You're certainly not in the same boat. While I can't remeber exactly what various sizes of 2x* lumber cost in '19 I do remember buying maybe a couple dozen 2×4 at some unmemorable price and a dozen or so sheets of 7/16" x 4' x 8' OSB for $8.95/sheet in 3/19 for building garage shelving.


----------



## rwe2156

They were around 3 bucks.


----------



## therealSteveN

Last home I built for us was in 1980 2×4's were right at $1.79

Not long after we were done the cost bumped to $2.39

Between then and until recently they were fairly steady from $2.39 to around $2.69

Covid pricing sorta changed that gentle upswing in pricing. At least in SW Ohio where I am, at no time during this supposed "shortage" due to Covid were any of the local building supplies short of inventory, so the BS story I keep hearing as being responsible for the price changes is just that, BS.

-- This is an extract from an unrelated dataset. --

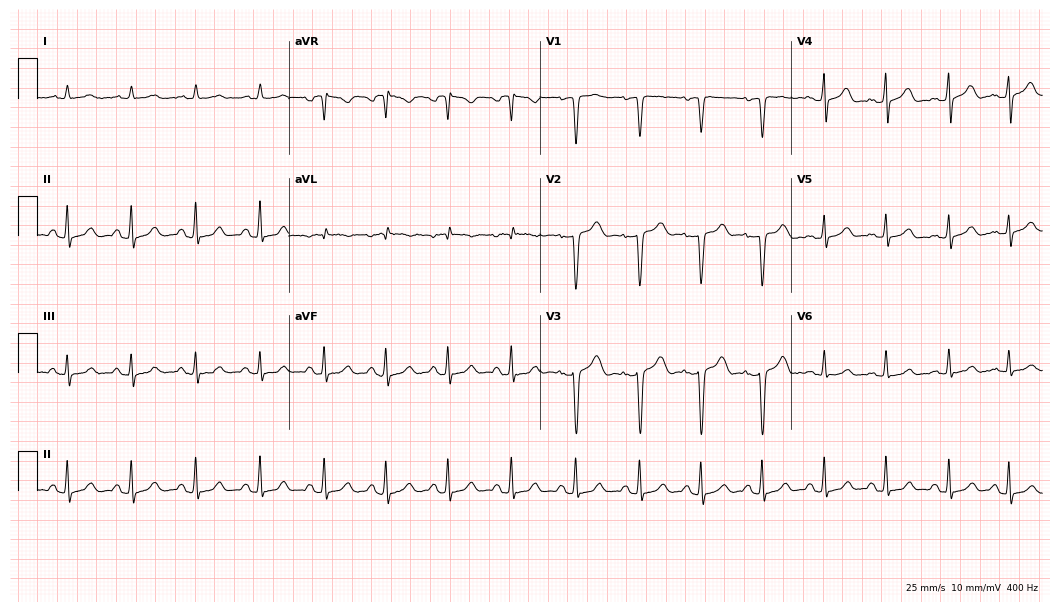
12-lead ECG from a woman, 38 years old. Screened for six findings — first-degree AV block, right bundle branch block (RBBB), left bundle branch block (LBBB), sinus bradycardia, atrial fibrillation (AF), sinus tachycardia — none is recorded. Only these six findings were labelled.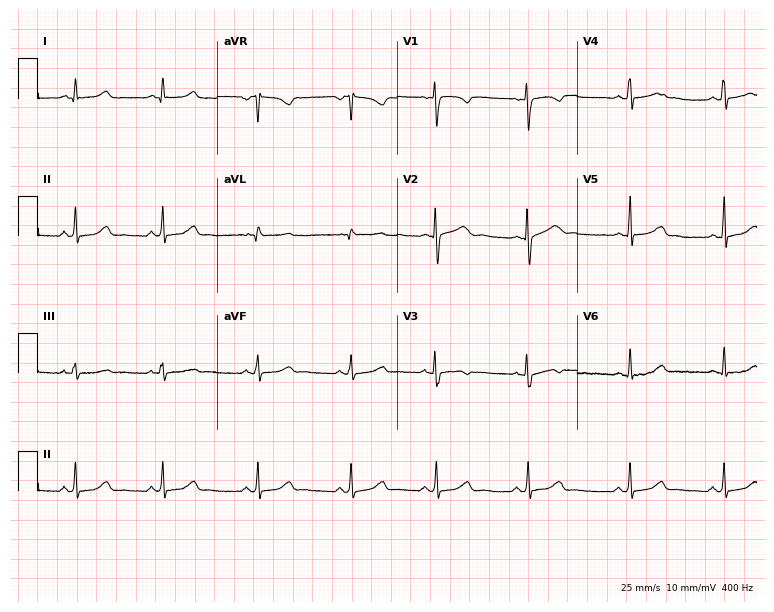
Electrocardiogram, a 24-year-old female patient. Overall reading on record: normal ECG.

Somebody at Lumber central said, finally we gettin us a pay raise. Gonna blame it on Covid.


----------



## MadMark

My purchase history shows the price for a 2×4x8 stable at HD for $3.11 each since, umm, 2016?


----------



## 1thumb

About half of todays price

https://fred.stlouisfed.org/series/WPU081106013


----------



## xedos

$3 seems to be my recollection.


----------



## WoodenDreams

I was paying $1.99 for construction grade 2×4x86 two years ago. The boards were stamped "made in Canada". At the same time I was paying $2.59 for the boards milled here in the Black Hills.


----------



## hotbyte

Found a receipt for Aug 2019…2×4x8 was $3.05. They're $3.35 today.


----------



## CaptainKlutz

Started building a small shed in Jan of 2020 just before lock downs started. Have a receipt from Feb that I paid 2.89 for 'premium' kiln dried Doug Fir 2×4x8 studs. The 'white wood' was cheaper, but inventory at the time was twisted mess, and not worth savings.

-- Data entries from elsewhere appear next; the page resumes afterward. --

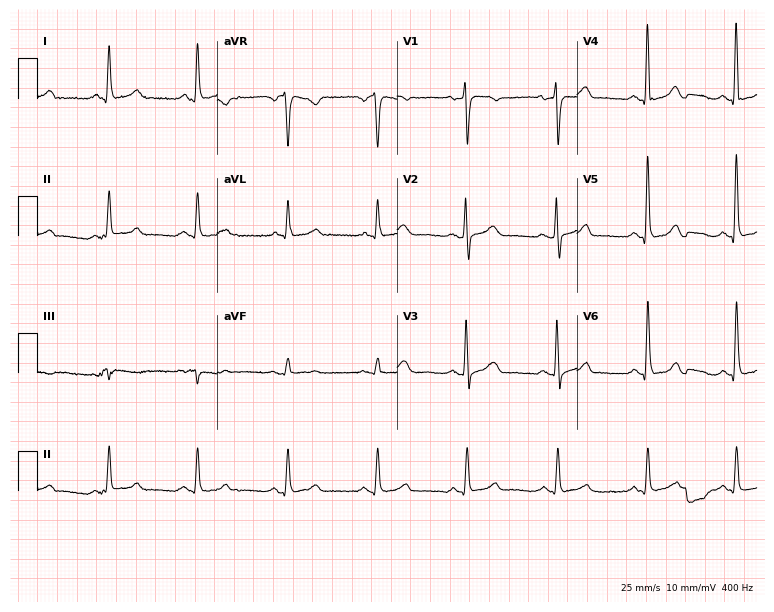
Standard 12-lead ECG recorded from a female patient, 64 years old (7.3-second recording at 400 Hz). Read as a normal ECG.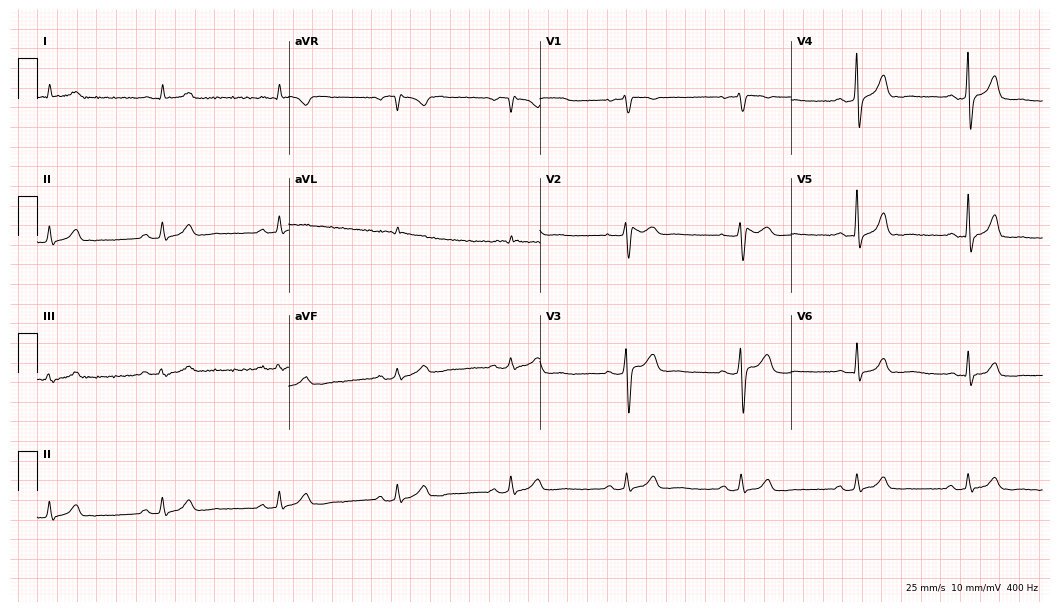
12-lead ECG from a man, 49 years old (10.2-second recording at 400 Hz). Recorded interpretation: within normal limits.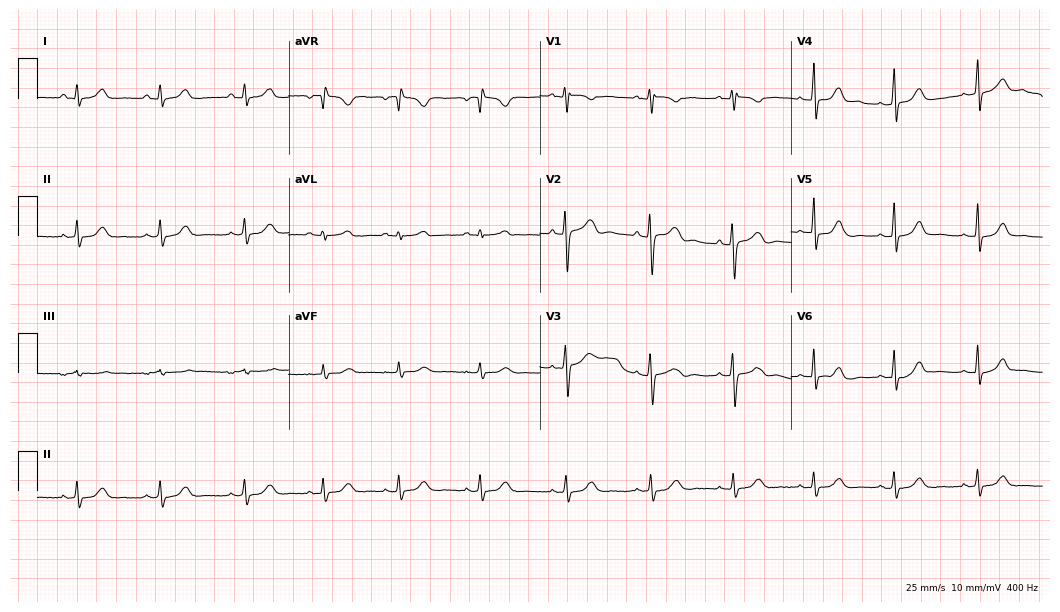
Resting 12-lead electrocardiogram (10.2-second recording at 400 Hz). Patient: a woman, 34 years old. None of these six findings is recorded: first-degree AV block, right bundle branch block, left bundle branch block, sinus bradycardia, atrial fibrillation, sinus tachycardia.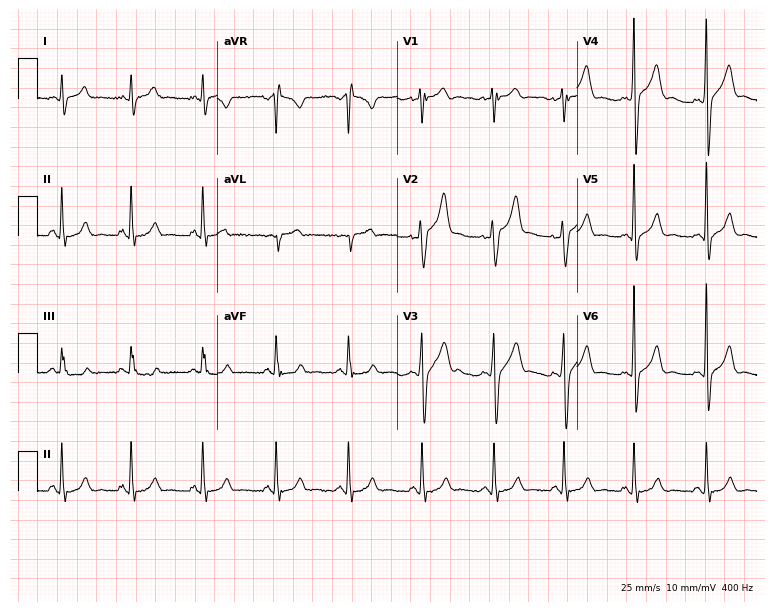
Resting 12-lead electrocardiogram (7.3-second recording at 400 Hz). Patient: a 34-year-old male. Read as a normal ECG.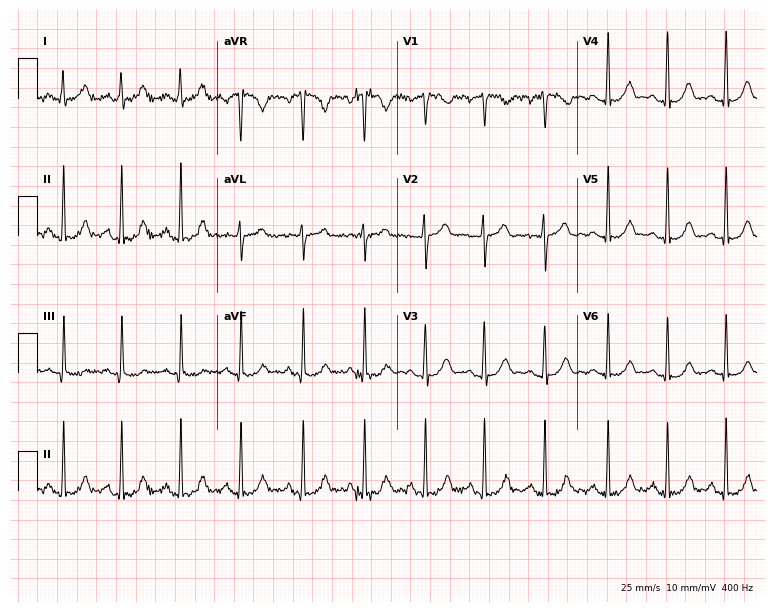
12-lead ECG from a woman, 27 years old. Recorded interpretation: within normal limits.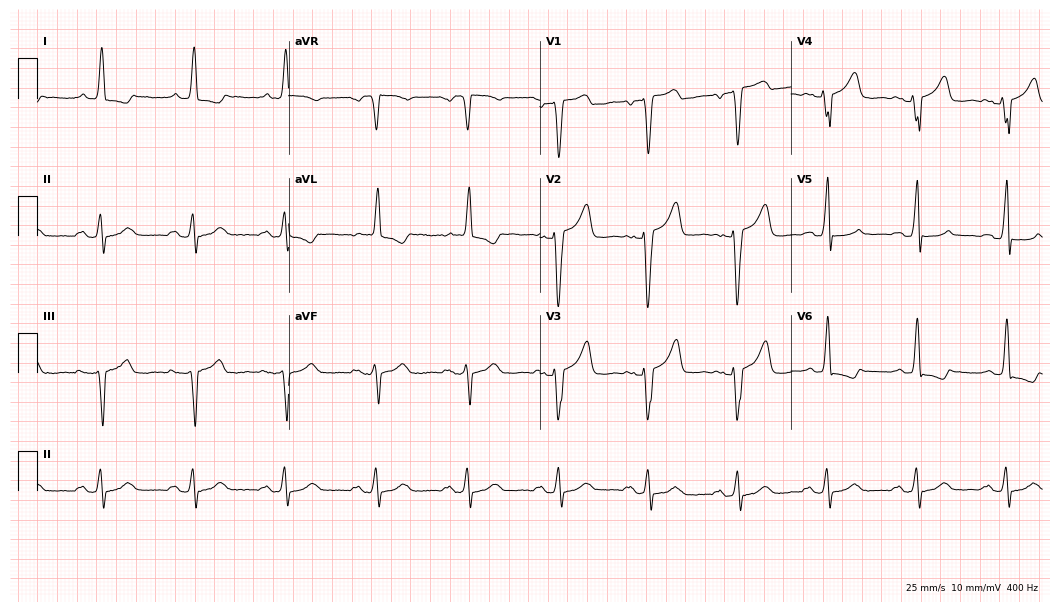
Resting 12-lead electrocardiogram (10.2-second recording at 400 Hz). Patient: a 78-year-old female. The tracing shows first-degree AV block.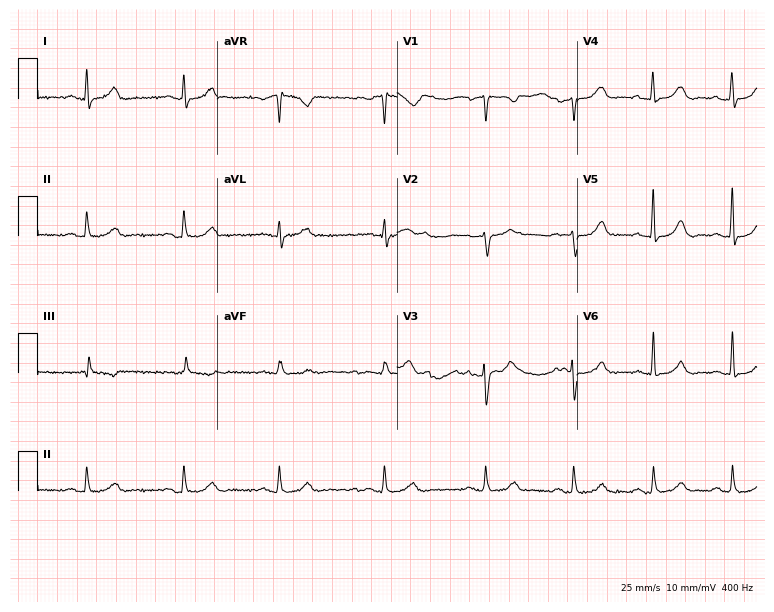
Electrocardiogram, a female, 46 years old. Overall reading on record: normal ECG.

Bought a couple 2×4x8 sticks last week of Doug Fir, and paid $3.75. 
Noticed that white wood was more expensive now, priced at $4.25?

By my feeble memory, and calculation; current prices are ~20-25% above pre-Covid prices.

FWIW - Seem to remember paying ~$2.50 in early 2019 for 2×4x8?

Construction lumber retail prices surged winter 2019, due the wild fires in CA and NW on top of strong housing market. Sellers didn't want to buy Canadian lumber, as it had much higher prices thanks gubermint tariffs. Some softwood was imported from S. America and Asia, until gubermint decided north American lumber was better than alternatives, and reduced Canadian tariffs. Prices reduced by 10% for short time with tariff change early 2020. Only remember this change, as I was happy to see price drop between time I checked by budget and when I finally bought shed wood.

Best Luck on construction project!


----------



## SMP

depending on if kiln dried or green, doug fir or whitewood etc, last ones i remember buying were in the $2.39 - $2.79 range.


----------



## RClark

Around me (Southwest Iowa), pre-pandemic prices for framing 2X4s were about $2.50-$3 each.

Same lumber topped out at about $12 each back in the Spring.

This morning, it's running about $3.35.

7/16 OSB 4X8 sheet was about $12-$13 pre-pandemic. Topped out at about $47/sheet. Back to $14 this morning.


----------



## LittleBlackDuck

Pay what you have to… NOW!... tomorrow it's gonna be dearer!


----------



## Mike_D_S

From my Home Depot account, #2 pressure treated on 9/2019 in Houston $3.27 each.


----------



## kelvancra

If you're building a house, you should be buying by the sling. Too, you should be buying from a real lumber yard and not a big box. Those two things can get you a lot of discount.

NEXT, no matter where you live, even if code allows it, don't build with 2×4's. You should be building with AT LEAST 2×6's for the ability to crank up the insulation, to cut down on the cost of electricity, gas or whatever you'll be using, none of which is going down in the future either. And there is just that it's nice to be able to coast a bit when power goes down.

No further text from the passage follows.